# Zweite Festplatte einbauen?



## Adlerina (12. September 2003)

Hallo!
Ich habe eine Festplatte (14,3GB) als master 0 device in meinem PC.
früher hatte ich eine zweite drin. Die hab ich dann irgendwann ausgebaut und dann kam logischerweise der Fehler beim Starten:
Primary slave hard disk fail!
Jetzt habe eine neue gekauft (80GB) und bei der weiß ich jetzt nicht wie ich die einstellen soll. Als Primary slave
hab da net so viel Ahnung...und wäre sehr dankbar wenn mir jemand helfen könnte.

Vielen Dank und liebe Grüße

Adlerina


----------



## Johannes Postler (12. September 2003)

Hinten auf der Festplatte findest du 8 Zäpfchen, die etwa so aussehen:
    : : : :

Irgendwo auf der Festplatte (oder in der Anleitung) findest du eine Kennzeichnung wie du die HD "jumpern" musst. Da steht dann bespielsweise:
Master:
    : : 8 :   (ist jetzt nur ein Beispiel!)
dh. du musst die kleine Brücke (entweder diese steckt dort schon, oder sie wurde mitgeliefert) so hineinstecken wie beschrieben (die 8 oben ist die Brücke).
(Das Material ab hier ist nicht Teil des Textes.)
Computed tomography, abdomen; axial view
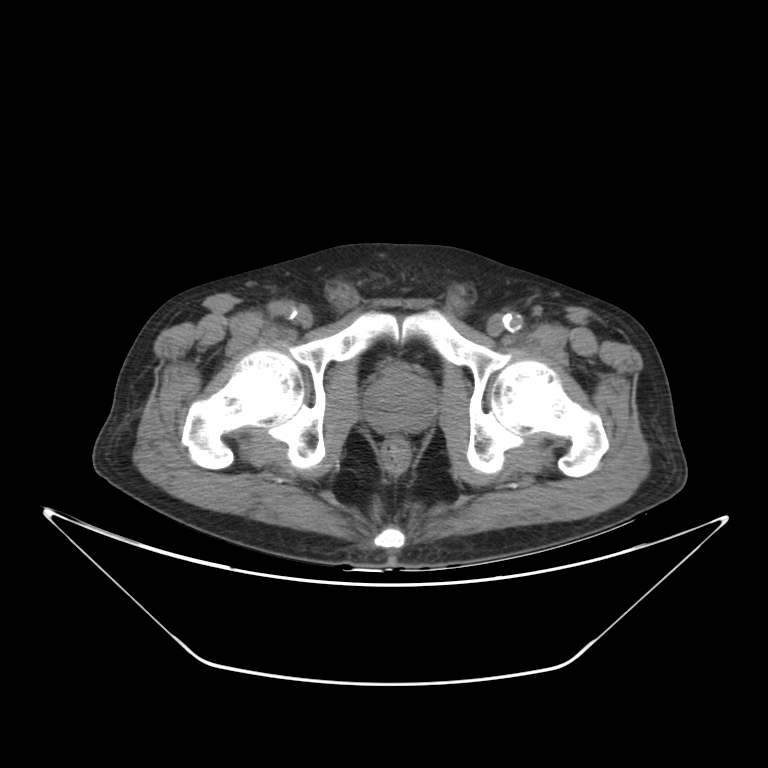
{"organs":{"prostate/uterus":[365,365,434,431]}}

Ich vermute jetzt mal, dass dein PC schon älter ist, da du ein HD mit 14,3 GB hast. Es kann sein dass dein Motherbord (bzw. deine BIOS-Version) nur HDD bis soundsoviel GB unterstützt.

cu tirolausserfern


----------



## Kawakima (13. September 2003)

Hi,
Um zu testen ob das Mainboard die Platte unterstützt, könnte man sie doch als Master jumpern und als einzige Platte mal laufen lassen, wenn er sie im Bios erkennt und nur meckert, das kein Betriebssystem vorhanden ist, wäre das Problem schon beseitig.


Schreib mal auf, welche Jumper Möglichkeiten es bei deiner alten 14 GB Platte gibt. Und welche bei der neuen. Dann kann man die Möglichkeiten hier durchgehen.  

Ciao
Kawakima


----------